You're right Darin it is'nt to difficult until my nerves go haywire! I literally start shaking it's ridiculous target panic the whole nine yards! That is a very good idea about stretching before I shoot! How about freak out LOL ! If you have pics of those stretches and can fax I would love to see um! Thanks, SNDFLEE


----------



## Finger_Mullet (Aug 19, 2005)

They are really easy stretches. Start out by grabbing your elbow with your other hand. Reach across your chest with your hand pull the elbow stretching it as far as you can across your chest. You will really feel it pull. Stretch it for 30 seconds and let it rest and then do it again. You will feel it loosen up after a few times. Do this daily. http://www.the-fitness-motivator.com/stretches.html should be the second one down called the shoulder stretch.

Another one is stand in a door way. Put your forearms against the sides of the doorway.
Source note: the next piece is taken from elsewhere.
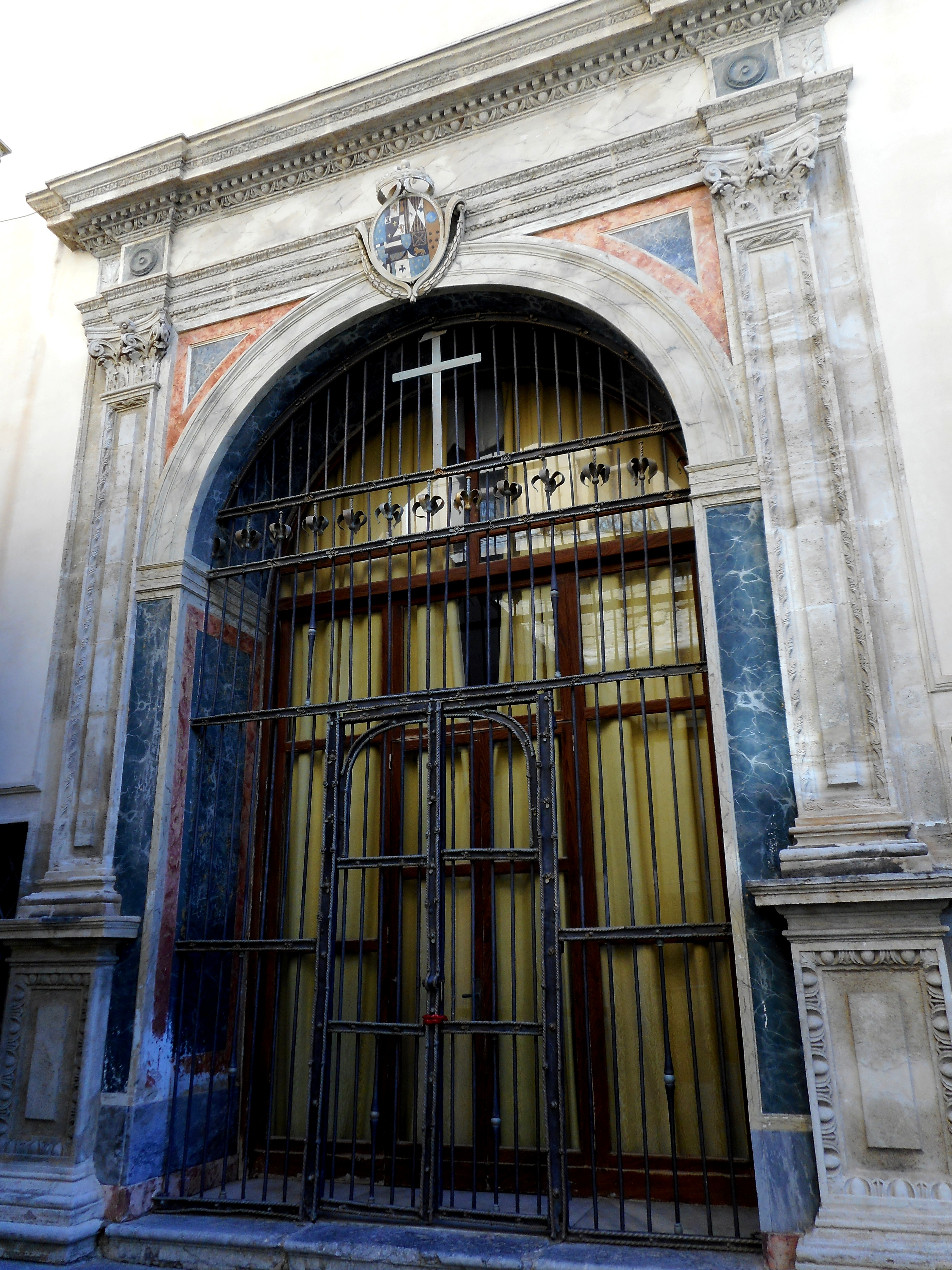 Esterno della Cappella della Soledad
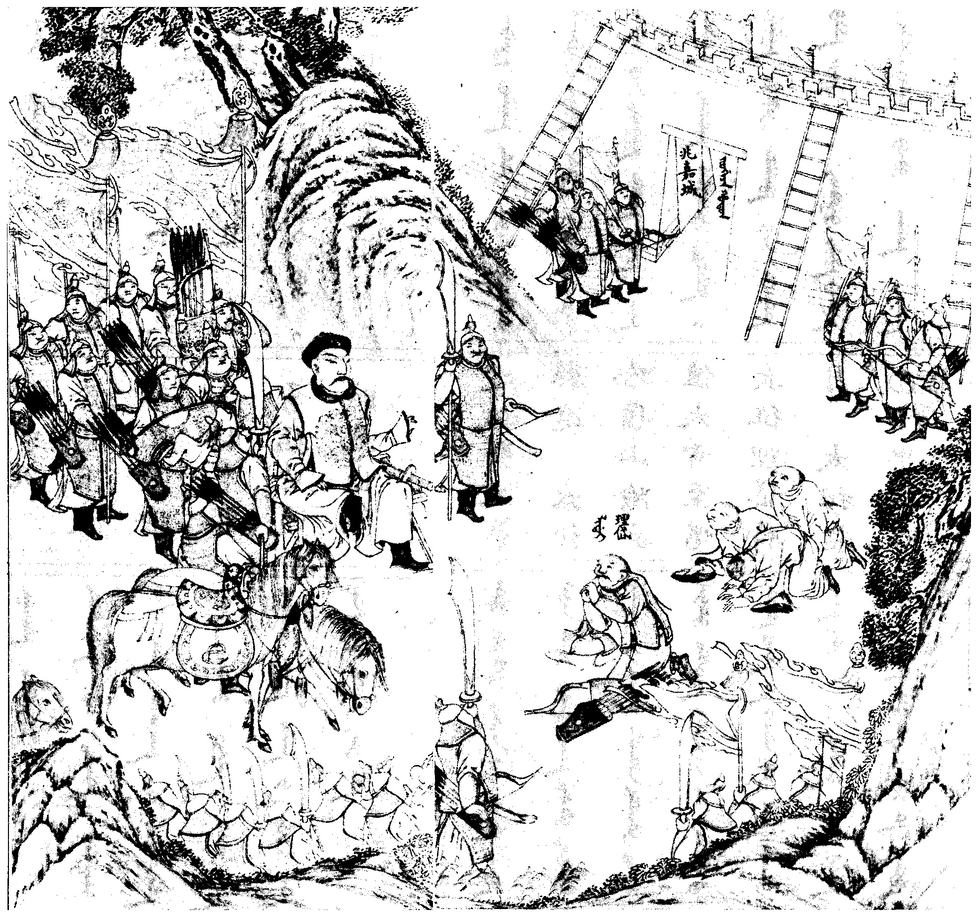 中文（台灣）: 弩尔哈齐宥養理岱

Lean forward with your forearms still on the sides of the door frame. You will feel it stretch your shoulders. Don't over do it. Just lean forward enough to stretch your shoulders. Hold it for a while and rest and repeat. http://www.wellnessdirect.org/index.cfm?fuseaction=page.display&page_id=126

A good way to increase your arm stamina is to get a tennis ball and stand facing a wall. You should be almost touching it. Take your arm with the ball in it and put the ball over your head with your elbow straight out, Your hand should be at head level or slightly higher. Your arm should look like a L. Bounce the ball off the wall and catch it with your hand. Your hand should be only a few inches away from the wall. Bounce and catch as fast as you can for 2 minutes. I could do it for 2 minutes but I had to have several rests. After doing this each day for a while you will be able to do it for 2 minutes without stopping. 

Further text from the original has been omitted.